* [Aim of the exercise] Nothing in the records should be changed in the copy, though the pictures must be left out.

=-=-=

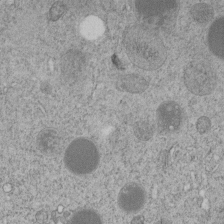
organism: C. elegans
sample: C. elegans embryo early stage
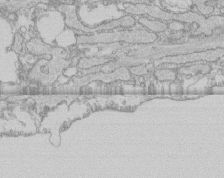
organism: Human
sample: CRL-1474
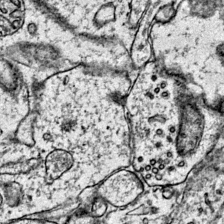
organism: Mouse
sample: Primary visual cortex
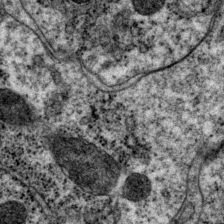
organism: P. pacificus
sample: Pharynx
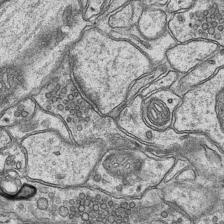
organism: Mouse
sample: CA1 Hippocampus
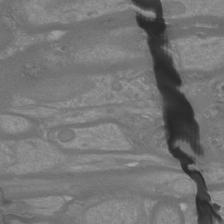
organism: Mouse
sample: Cortical neurons
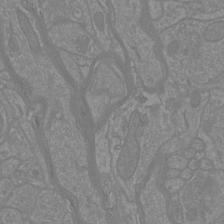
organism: Mouse
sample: Cortical neurons
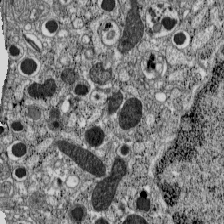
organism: C57BL Mouse
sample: Pancreatic islet
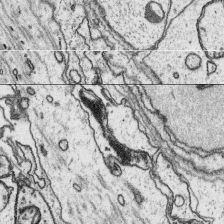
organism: Platynereis dumerilii
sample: Parapodia
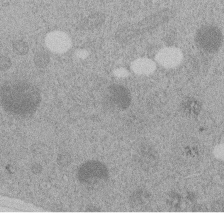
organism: C. elegans
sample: C. elegans embryo early stage
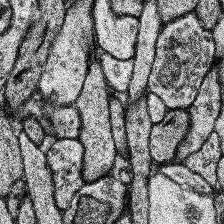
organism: Human
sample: Temporal Lobe
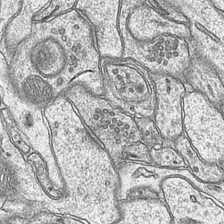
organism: Mouse
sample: CA1 Hippocampus
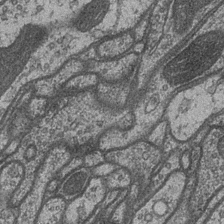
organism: Drosophila
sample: Optic medulla
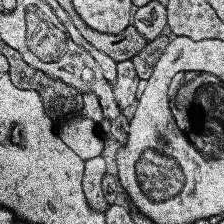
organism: Human
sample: Temporal Lobe
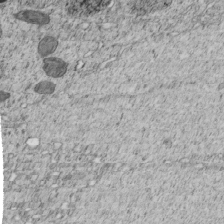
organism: C. elegans
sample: C. elegans embryo early stage
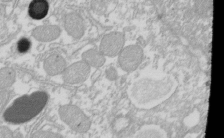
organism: Xenopus
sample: Cilia; centrioles in frog embryo cells
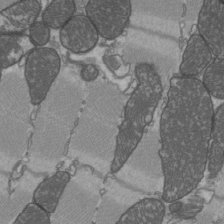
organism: C57BL Mouse
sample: Heart
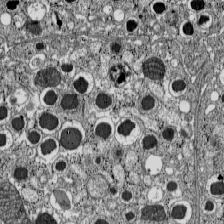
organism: C57BL Mouse
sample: Pancreatic islet
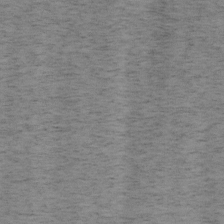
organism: Mouse
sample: OT-I killer T cells with ID8 ovarian cancer cells
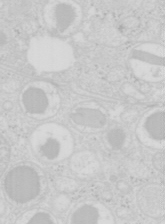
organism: Mouse
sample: Pancreas
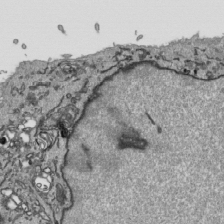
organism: Human
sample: Mitochondria in HCT116 cells
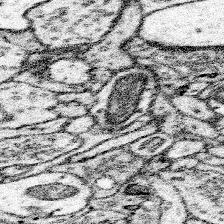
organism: Mouse
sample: Somatosensory cortex neuropil
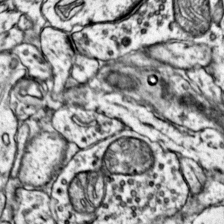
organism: Mouse
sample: Primary visual cortex
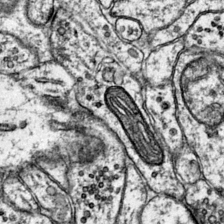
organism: Mouse
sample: Primary visual cortex
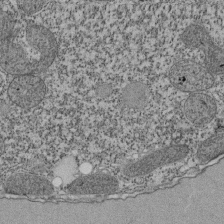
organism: Tetrahymena
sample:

=-=-=

* [Finished exercise]
organism: C. elegans
sample: C. elegans embryo early stage
organism: Human
sample: CRL-1474
organism: Mouse
sample: Primary visual cortex
organism: P. pacificus
sample: Pharynx
organism: Mouse
sample: CA1 Hippocampus
organism: Mouse
sample: Cortical neurons
organism: Mouse
sample: Cortical neurons
organism: C57BL Mouse
sample: Pancreatic islet
organism: Platynereis dumerilii
sample: Parapodia
organism: C. elegans
sample: C. elegans embryo early stage
organism: Human
sample: Temporal Lobe
organism: Mouse
sample: CA1 Hippocampus
organism: Drosophila
sample: Optic medulla
organism: Human
sample: Temporal Lobe
organism: C. elegans
sample: C. elegans embryo early stage
organism: Xenopus
sample: Cilia; centrioles in frog embryo cells
organism: C57BL Mouse
sample: Heart
organism: C57BL Mouse
sample: Pancreatic islet
organism: Mouse
sample: OT-I killer T cells with ID8 ovarian cancer cells
organism: Mouse
sample: Pancreas
organism: Human
sample: Mitochondria in HCT116 cells
organism: Mouse
sample: Somatosensory cortex neuropil
organism: Mouse
sample: Primary visual cortex
organism: Mouse
sample: Primary visual cortex
organism: Tetrahymena
sample:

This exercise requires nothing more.